Safety Net for Refactoring
When you need to extend or enhance a system, having automated tests serve as a great safety-net for refactoring. If you’re confident in the efficacy of your unit-tests, you can be confident when you make changes and your tests still pass. You can refactor with a higher level of confidence when your tests keep passing. Of course there are no guarantees that you haven’t introduced some kind of regression bug. But let’s face it folks, the testing game is one of probabilities. It’s too expensive to make sure you’re right all of the time—instead shoot for being right most of the time.
There will always be times when something goes wrong and the only way to diagnose and fix it is to walk through the code painstakingly, line by line. No amount of testing will ever make that go away. My goal is to reduce that as much as possible. It’s inevitable, but it doesn’t have to be the norm.
Consider the case where you don’t have any tests while you refactor. Your code/build/test/debug cycle gets a whole lot longer and more expensive. Because of that, you do it less often. Which means that when you do go through the cycle you have more things that can go wrong and more stuff you have to hold in your head. That increases both the likelihood that you will mis-diagnose a problem and that you will write more bad code to fix the latest bug.
I think this is how really twisted code is born. It almost reads like a blow-by-blow account of the developer’s mounting frustration. The pace and phrasing of the code gets more and more frenetic: more odd comments, more TODOs and FIXMEs littered throughout, more long procedural stanzas. It becomes obvious that they were trying to get this done as quickly as possible, and that’s generally not the path to quality.
Confidence
When it comes human-nature and software I’m a pessimist. I think we’re really good at the intuitive parts and achieving the “ah-ha” moment. We are not good at holding giant complicated systems in our heads. There are people who can do that, but it’s not the norm. For this reason, I think it’s extremely foolish to build a software organization that relies on raw mental capacity. This definition of “smart” is one that can’t scale and is unsustainable.
Automated testing is one teeny-tiny way we can offload the need for that capacity to a better long-term storage mechanism. While I write tests my mind is very focused on a particular part of the system. As I flesh out the tests I fill out my understanding of the problem-space at that time. Now that it’s written down in code, I can safely leave it there and let my mind free up that space to do other things.
If I’ve written my tests well, I can get back into that focused frame of mind when I need to (e.g. for new features or bug-fixes). Without these, I have to spend a lot more time understanding a larger system just to get “up to speed”. The tests can serve as an index into the design of the system.

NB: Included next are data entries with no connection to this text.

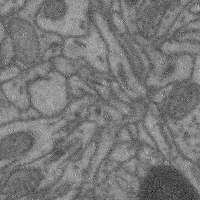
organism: Mouse
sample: Cerebral cortex
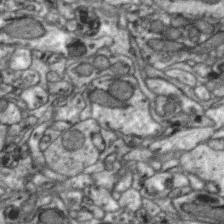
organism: Zebra finch
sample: Brain
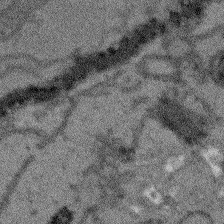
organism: Arabidopsis thaliana
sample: Root tip
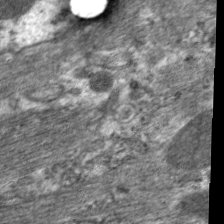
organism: C. elegans
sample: Pharynx
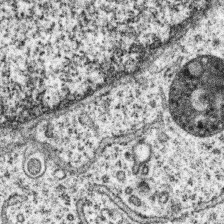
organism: Human
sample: HeLa cells
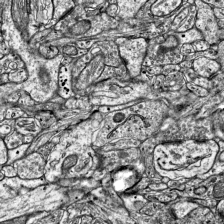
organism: Mouse
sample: Visual Cortex

This is particularly effective when you have been paying attention to code smells and have been refactoring aggressively—your tests will map effectively to the underlying concepts of the system design.
This kind of confidence has a real tangible benefit. Without it I’m easily distracted by small details and dead-ends. As soon as I have more I have to worry about at once, I have less of a chance of succeeding at the task at hand in that moment. When I have such a thing in place, I have an instant force-multiplier in my hand. I can get something done. I don’t have to repeat the entire experience of developing the code the first time. Instead I can leverage that experience to be more productive the next time I come back to that part of the system.
Conclusion
So there you have it. That’s where I stand.
Is testing hard? Yes.
Does it catch everything? No.
Is it still worth doing? I think so.